A critical synthesis of existing research conducted within Saudi Arabia is required to elucidate the determinants of the observed hand hygiene knowledge-practice gap among its nursing workforce. To investigate this knowledge gap, the study seeks to establish the knowledge that nurses have on hand hygiene in terms of its sub domains, and to examine some of the variables that are likely to influence the knowledge of sub domains. A cross-sectional study was employed that involved a structured, validated questionnaire administered to 250 nurses of a tertiary hospital, and descriptive statistics, t-test, and ANOVA, correlation, and multiple linear regression were utilized to analyze the data. Parameters of participated were demographic/professional attributes; knowledge was measured using a 25-item questionnaire; some of the perceived barriers were also collected. Results of the study were that the average knowledge was 18.6/25, which reflects to some extent that the knowledge level could be described to be moderate, but one of the gap that the knowledge level was weak on the Five Moments domain and that was 7.4/10, while the technique and product knowledge were 11.2/15. Regression analysis showed that training within the last two years (β=0.29, p<0.001) along with being part of the ICU (β=0.18, p=0.001) are significant positive predictors of knowledge, while overall perception of barriers are strong negative predictors (β=-0.30, p<0.001).

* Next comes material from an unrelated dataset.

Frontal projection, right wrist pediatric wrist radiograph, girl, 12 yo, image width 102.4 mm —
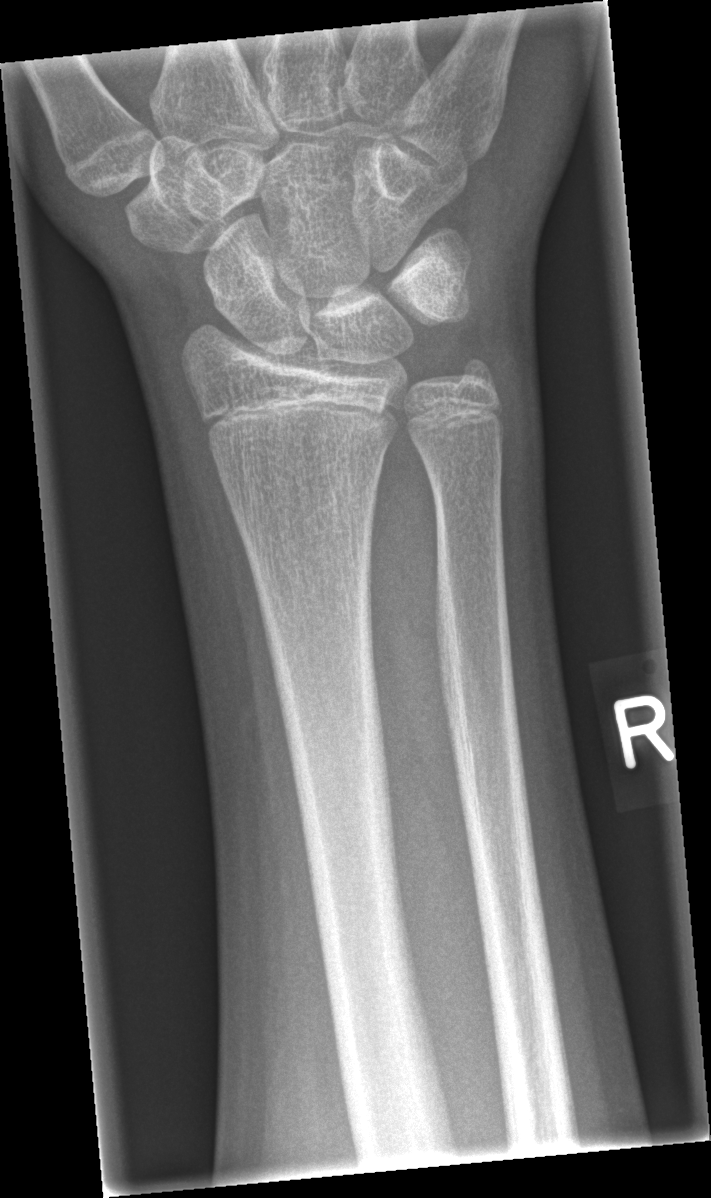
- Fracture: none labeled.

This explains 29.4% of the variance in knowledge scores. It is concluded that HH knowledge is differentially impacted by recency of training, clinical unit culture, and perceived barriers. This emphasizes the need for specific, integrated approaches that go along with continuous conceptual education and organization of work around structural elements that alleviate workload and preventive skin damage for better sustained outcomes.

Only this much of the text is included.